Has anyone had a rub of these and did it work?

I'm thinking of going along with MrB. (well, it can't hurt can it).

This post contains an unconfirmed link/information and readers are reminded that 
fertilityfriends.co.uk or its owners are not responsible for the content of external internet sites


----------



## norma30 (Jan 9, 2010)

only just seen ur post 

I went to see these statues in blackpool  about 9 yrs ago before starting ivf, lo and behold i found out i was preggers when i went for pre treatment bloods and my dd has just turned 8 so i would recommend it 

good luck!!!!


----------



## BABY2 (Nov 28, 2007)

Have just seen this, I too have been there, I drove four hours there , rubbed it and drove four hours back   I did this a couple of months before I did FET and got a BFP , although sadly ended in miscarriage...I am a great believer in all these things I'm afaraid


----------



## pobby (Jun 2, 2005)

ooh thanks for that!  i think il go and rub them!!! x


----------



## pinkflowers (May 8, 2008)

Me tooxx


----------



## suny (Mar 20, 2011)

Hello,

does anybody know if there is any tour of statues in Canada this year?

Thank you


----------



## pmc (Nov 15, 2010)

Both my sisters bought me fertility statues, or should I say ornaments. I have had them ages now, and rub them everyday. I have had 3 failed ivf treatments, Dont believe in things like that anymore.


----------



## Faithope (Jan 16, 2011)

this is an old thread but does anyone know if the statues are still on show there??


----------



## norma30 (Jan 9, 2010)

yes hun we went last july, I rubbed it for about 10mins and made hubby do this too he was mortified!!    


good luck!!




norma30


----------



## Faithope (Jan 16, 2011)

thanks *norma* DS is 13 in June and I am trying to convince him that this place would be a cool place to visit  It has nothing to do with the fertility statues......


----------



## julesrules (Sep 12, 2010)

Hello Ladies,

I am not sure if anyone will even see this post as its so long since the last post but I just wanted to share! My husband and I went to Ripleys believe it or not, Blackpool and rubbed the fertility statue - I have had 3 x IVF, the first IVF we didnt rub the statue  , the second IVF we rubbed the statue and got   unfortunately ended in miscarriage, and just recently before our 3rd IVF we rubbed the statue and I am a  !!!! I believe!!!
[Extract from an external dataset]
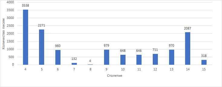 Количество византийских писем по столетиям. По данным из M. GRÜNBART, “Byzantinische Briefflorilegien: Kopieren und Sammeln zur Zeit der Makedonenkaiser”, in: Encyclopedic Trends in Byzantium? Proceedings of the International Conference Held in Leuven, 6-8 May 2009, ed. P. VAN DEUN and C. MACÉ (Leuven, 2011: Orientalia Lovaniensia analecta 212), pp. 77-88

Good luck everyone xxxxx xxxxxxx


----------



## hoping :) (Feb 3, 2010)

Congrats jules 


The statues on the link have actually been moved I emailed last year, they o have one statue which unfortunatly is right as u walk in (blink and u'd miss it) and with a que behind me, I only got a quick rub of its arm (I think) and then walked around the place. Didn't work for our tx or ttc naturally, butit boosts ur pma-which is always  good thing  xx


----------